You’ve seen him!  That little foxy dog in the title bar?  That’s Kuma.

Kuma the Shiba Inu is our mascot here at the Fox Haven Journal. He kind of looks like a fox, so he get’s to be the face of the blog. Of course he loves sleeping in the warm sun, even in the below picture that shows him in a less-than-dignified position! He’s had a very thick coat of fur this winter and is thinner than he looks. The large black “thing” on his collar is part of the “pet fence” to keep him from roaming too far. It beeps and lets him know to stay inside.  After a year or so, he didn’t need the collar anymore, and knew his boundaries.  I spent a week with a shovel, digging a 3 inch crevice, and then with a paint stick, burying about 300+ feet of wire inch-by-inch.
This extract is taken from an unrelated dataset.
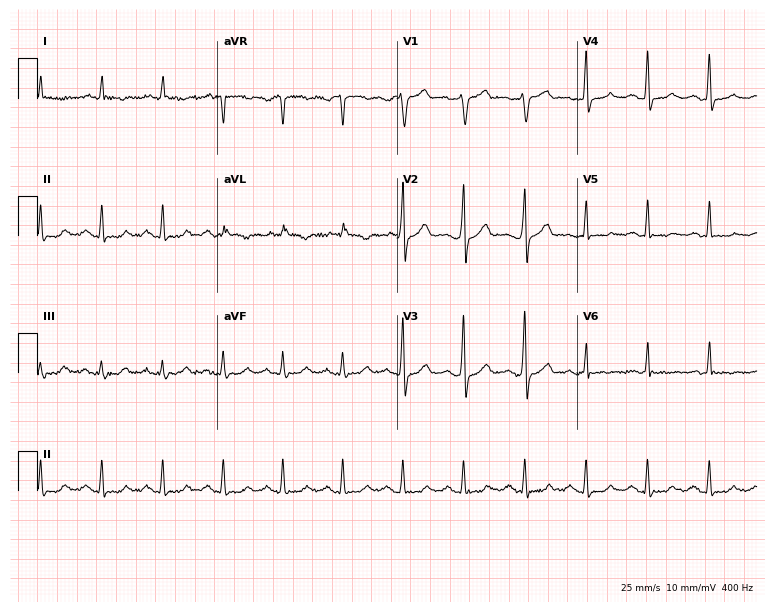
Resting 12-lead electrocardiogram. Patient: a 69-year-old man. None of these six findings is recorded: first-degree AV block, right bundle branch block (RBBB), left bundle branch block (LBBB), sinus bradycardia, atrial fibrillation (AF), sinus tachycardia.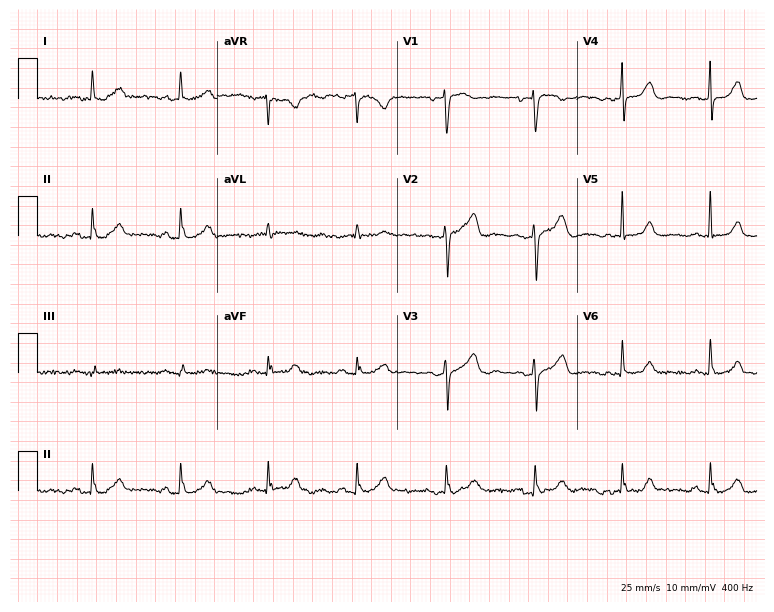
Standard 12-lead ECG recorded from a 74-year-old female (7.3-second recording at 400 Hz). Read as a normal ECG.

He’s a happy little dog- and he has complete freedom to run around 3+ acres the outside of the house.   He tried to run across his boundaries a few times when I first put it up. And he succeeded… proudly wandering the fields and forests all day in the area until I caught up with him. Then one time he got out and wanted to come back towards the house, but it wouldn’t let him because it kept beeping- so I found him sitting down by the pond.  I had to pick him up, and carry him all the way to the house up the hill. He seemed to like that very much…

If you want to read more about the little Shiba, last year I shared the story of how I found Kuma in Japan.

Shiba Inu sleeping in the sun

Update:  My little Kuma is gone now… he was a good little dog, patroling the grounds and keeping watch.  I’m glad he shared his life here.  The Shiba Inu is a special dog.